Compared with MPP system, the architecture based on search engine converts data (documents) into inverted Index when the search engine enters the database, uses the three-level structure of Term Index, Term Dictionary and Posting to set up the Index, and uses some compression techniques to save space.

The data (the document) is distributed across nodes by rules such as hashing the document ID. In the process of data retrieval, the Scatter-Gather calculation model is adopted. After processing on each node, the data will be collected to the node where the search is initiated for final aggregation.

The systems under this architecture mainly include Elasticsearch and Solr, which are generally operated by DSL.

A system like Apache Kylin is a predictive system architecture. It preaggregates the data when it is put into the database, and forms a “materialized view” or data Cube by pre-processing the data through the establishment of a certain model in advance. In this way, most of the data processing is actually completed before the query stage, which is equivalent to secondary processing.

The main systems under this architecture are: Kylin, Druid. Although both Kylin and Druid are predicative computing architectures, there are a number of differences between them.

Kylin uses the Cube method to conduct prediction (supporting SQL method). Once the model is determined, the cost to modify will be relatively large, and basically the whole Cube needs to be recalculated. Moreover, prediction is not carried out at any time, but according to a certain strategy, which also limits its requirements as a real-time data query.

Druid, on the other hand, is better suited for real-time computation and ad-hoc queries (SQL is not yet supported). It uses Bitmap as its primary indexing method, so it can quickly filter and process data, but it is less effective than Kylin in terms of performance for more complex queries.

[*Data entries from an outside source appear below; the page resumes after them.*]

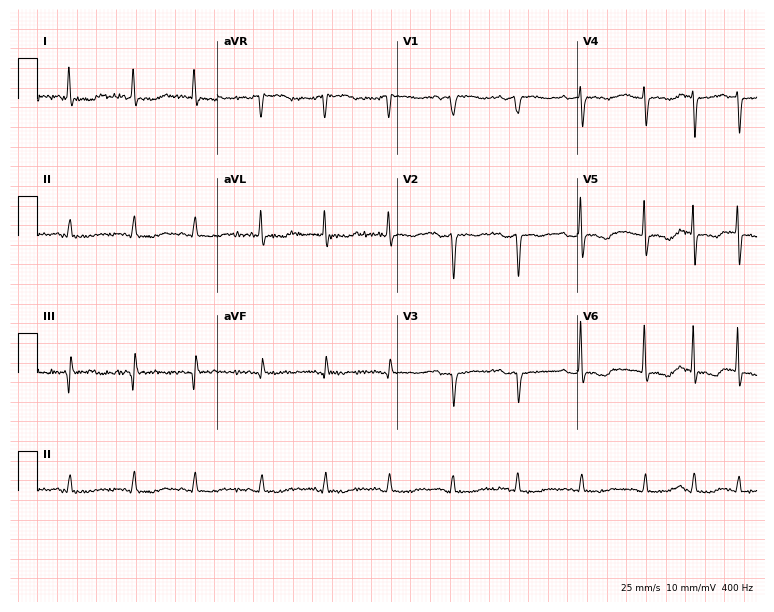
Standard 12-lead ECG recorded from an 83-year-old female (7.3-second recording at 400 Hz). None of these six findings is recorded: first-degree AV block, right bundle branch block, left bundle branch block, sinus bradycardia, atrial fibrillation, sinus tachycardia. Only these six findings were labelled.
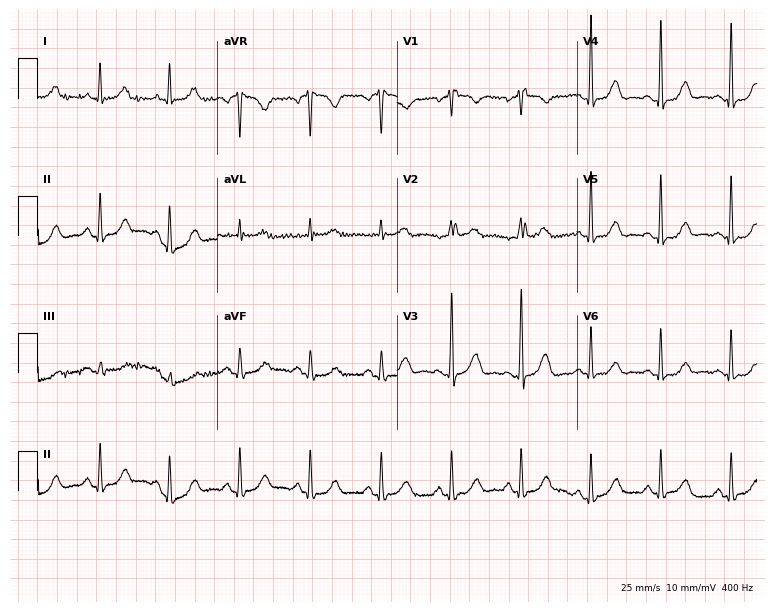
12-lead ECG (7.3-second recording at 400 Hz) from a woman, 71 years old. Screened for six findings — first-degree AV block, right bundle branch block, left bundle branch block, sinus bradycardia, atrial fibrillation, sinus tachycardia — none is recorded.
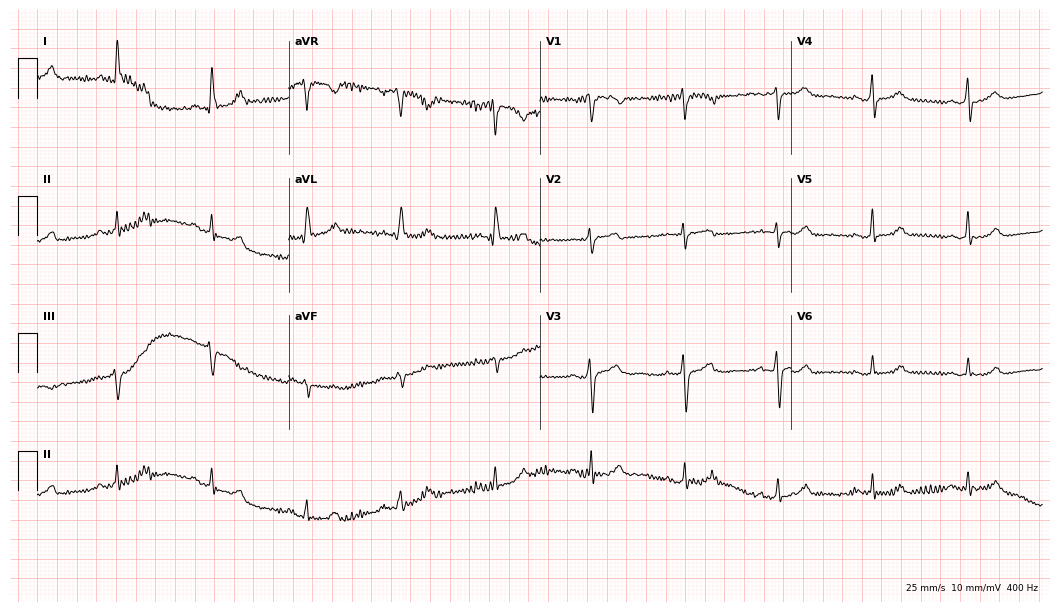
Electrocardiogram (10.2-second recording at 400 Hz), a male patient, 49 years old. Of the six screened findings (first-degree AV block, right bundle branch block, left bundle branch block, sinus bradycardia, atrial fibrillation, sinus tachycardia), none is recorded.
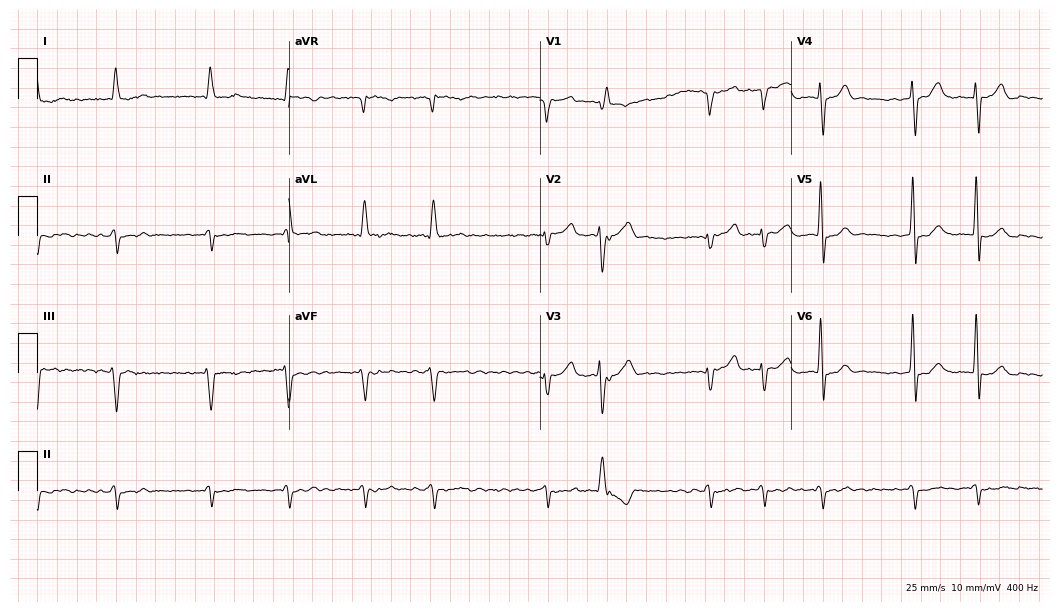
Standard 12-lead ECG recorded from a male patient, 83 years old (10.2-second recording at 400 Hz). The tracing shows atrial fibrillation (AF).
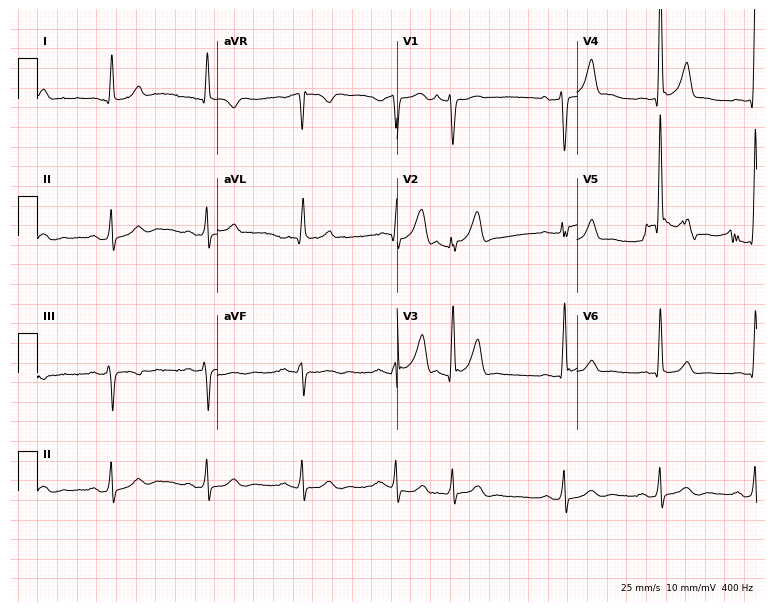
Standard 12-lead ECG recorded from a man, 73 years old. None of these six findings is recorded: first-degree AV block, right bundle branch block, left bundle branch block, sinus bradycardia, atrial fibrillation, sinus tachycardia. Only these six findings were labelled.
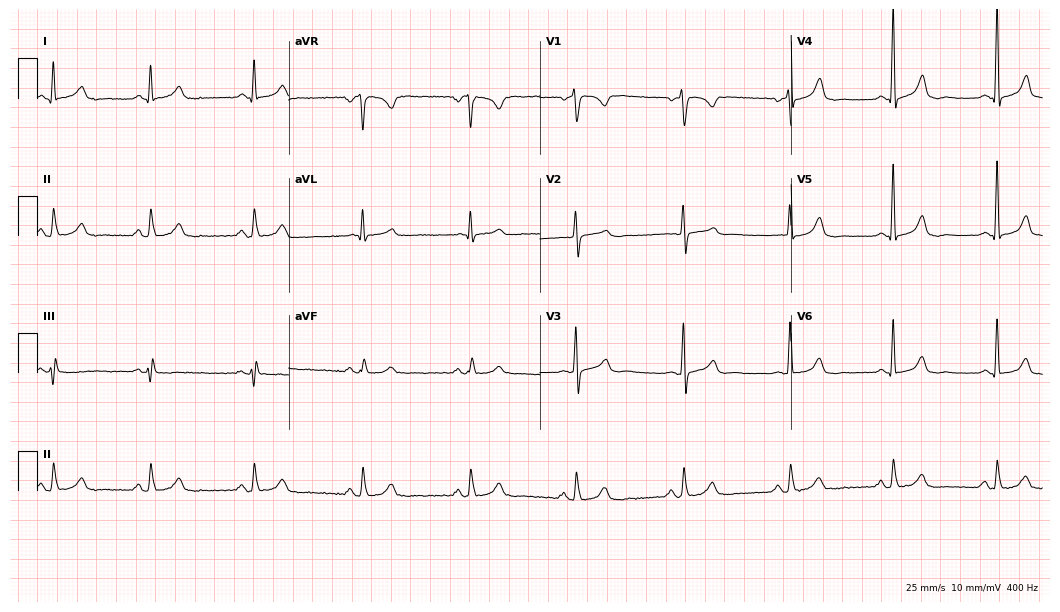
12-lead ECG (10.2-second recording at 400 Hz) from a 68-year-old woman. Screened for six findings — first-degree AV block, right bundle branch block, left bundle branch block, sinus bradycardia, atrial fibrillation, sinus tachycardia — none is recorded.
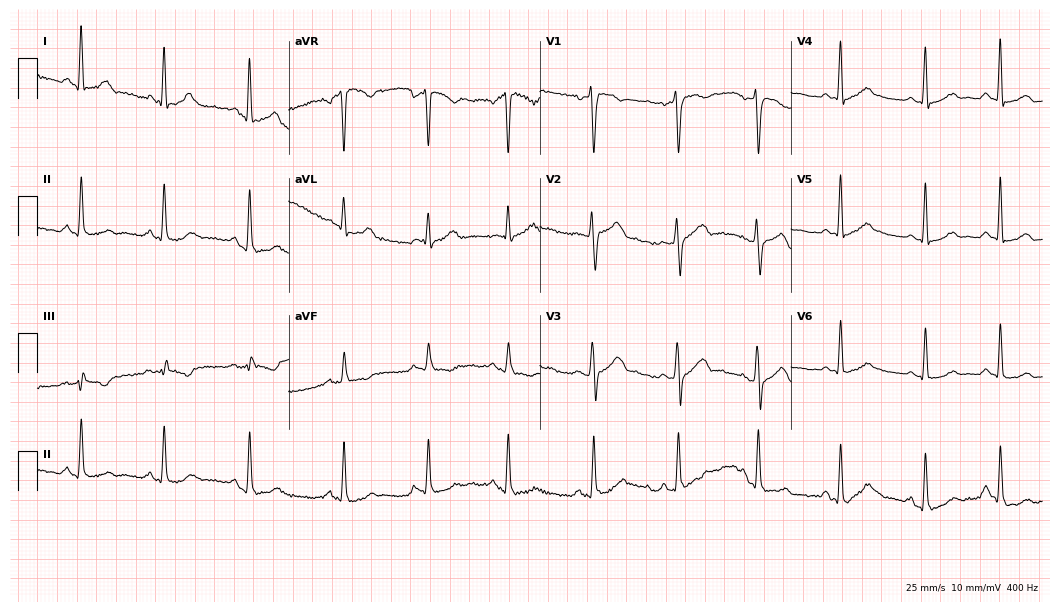
Standard 12-lead ECG recorded from a female patient, 33 years old (10.2-second recording at 400 Hz). Read as a normal ECG.
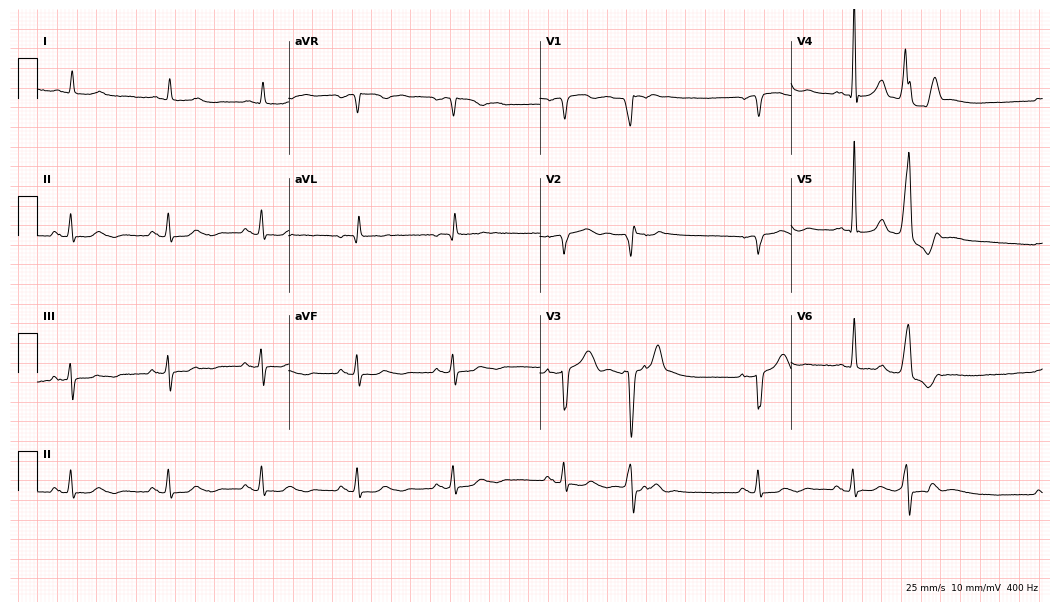
ECG (10.2-second recording at 400 Hz) — a male patient, 81 years old. Screened for six findings — first-degree AV block, right bundle branch block, left bundle branch block, sinus bradycardia, atrial fibrillation, sinus tachycardia — none is recorded.

Based on the above analysis, Kylin generally promotes offline OLAP engines with large data volumes, while Druid is a real-time OLAP engine with large data volumes.

Comparison of the three architectures

MPP architected systems: have good support for data volume and flexibility, but there is no guarantee of response time. As the amount of data and computational complexity increases, the response time can slow down, ranging from seconds to minutes, or even hours.

Search engine based systems: compared to MPP systems, they sacrifice some flexibility for better performance and can achieve subsecond response on search queries. However, with the increase of the amount of data processed, the response time will degrade to the minute level for the query based on scan aggregation.

Predictive computing system: Pre-aggregates data at entry, further sacrificing flexibility for performance to achieve second-order response to large data sets.

Combined with the above analysis, the above three categories are: • Support for data volume increases from small to large; Flexibility increases from large to small; Performance increases from low to high as data volume increases

Therefore, we can consider based on the size of the actual business data volume, the requirements for flexibility and performance. For example, GP may be able to meet the needs of most companies, and Kylin can meet the needs of large amounts of data.


Recently I read a sentence: “the key thinking of architecture design is judgment and choice, the key thinking of program design is logic and implementation”, I deeply agree with that!

In the future, our technical team will continue to explore the selection method of multi-dimensional analysis system, and discuss with you together, as always, to provide better service for you developers.